It Takes a Tiny Town to Raise the Roof
Ladies and gentlemen, the new Rolling Stones album. Well, it ought to be.
Every time I hear some good rock ‘n’ roll mixed with blues and R&B;, I wonder why the Stones don’t just admit that being unimaginably rich and jaded leaves them irrevocably divorced from human-scale existence and therefore disqualified from the rock songwriters’ work of condensing intense thought or experience into a few hummable, grooving minutes of music.
Tiny Town would be a suitably humble source for the Stones’ new chapter as the world’s most highly paid cover band. In 1992, John Hiatt, Ry Cooder, Nick Lowe and Jim Keltner formed a short-lived group of commercially unvindicated stars called Little Village, prompting roots-rock cognoscenti to get all excited while the greater mass of humanity wondered why it had never heard those names. Tiny Town is stylistically comparable and, as its name suggests, an even humbler version of Little Village, which puts it as close to the Stones’ star-tripping flash as Pluto is to the sun.
The members are lead guitarist Tommy Malone and bassist Johnny Ray Allen (both alumni of the Subdudes, an appealing New Orleans band), Iowa-raised rhythm guitarist Pat McLaughlin, who has put out several solo albums, and drummer Kenneth Blevins, another Louisiana native who has played in touring bands for Hiatt, Shawn Colvin and the Waterboys.
With all but Blevins contributing songs, and Malone and McLaughlin alternating on lead vocals, Tiny Town’s debut album is really funky, and commendably real.
It’s not strikingly original, with its distinct echoes of Hiatt, Little Feat, Los Lobos, the Band circa “Ophelia” and the Southern soul masters who influenced them. But successful roots-rock is built less on originality than on spirited singing and playing, and an interesting point of view in the songwriting.
McLaughlin’s point of view wanders toward the fanciful: In the bittersweet “New Day,” he imagines that when true love saves him from the fallen, tawdry, greedy world around him, he’ll be either dead or living in a cave with bears.

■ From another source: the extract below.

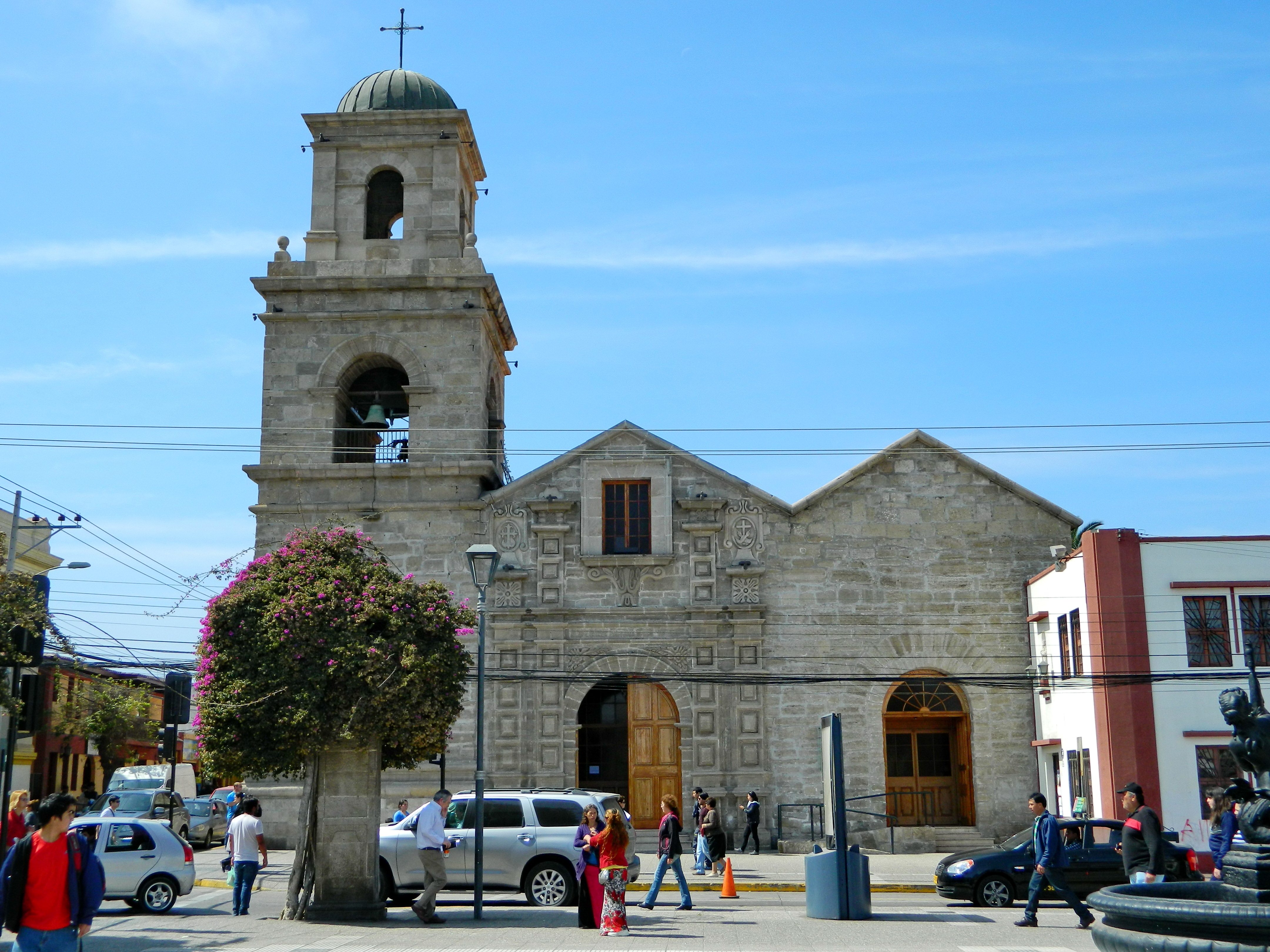 Iglesia de San Francisco de La Serena This is a photo of a national monument in Chile: 596

Malone and Allen are also concerned with working through questions of how to get along in a precarious and troublesome world; they do it less obliquely than McLaughlin. Malone is a noteworthy talent, with a voice that brings to mind a less piercing Steve Winwood, and first-rate lead-guitar skills. Tiny Town gets a nice assist on organ from guest player Johnny Neel, a former Allman Brothers Band member who puts a playful spin on most of the songs.
“Straight Up,” a hot, churning funky number, gives Malone a platform to burn on guitar; “Follow You Home” alternates between loosely sashaying Little Feat grooves on the verses and barreling, Hiatt-like rock ‘n’ roll on the chorus. Malone’s nervous outlook yields some poignant moments without abandoning the band’s wryly humorous slant. “Love, Lead Us Home” is a tense, Robert Cray-like number that looks at youth violence and social decay hitting too close to home, and “Little Child,” while echoing one of Free’s sunny, good-natured R&B; strolls, finds the singer feeling simultaneously drawn to, and unqualified for, the demands of fatherhood.
The concluding song, “Tiny Town,” envisions an earthly paradise where honesty and unpretentiousness rule. These veteran players and writers do a better-than-yeomanly job of keeping those ideals afloat.
* Tiny Town opens for Keb’ Mo’ on Sunday at the Coach House, 33157 Camino Capistrano, San Juan Capistrano. 8 p.m. $26.50-$28.50. (949) 496-8930.
Ratings range from * (poor) to **** (excellent), with three stars denoting a solid recommendation.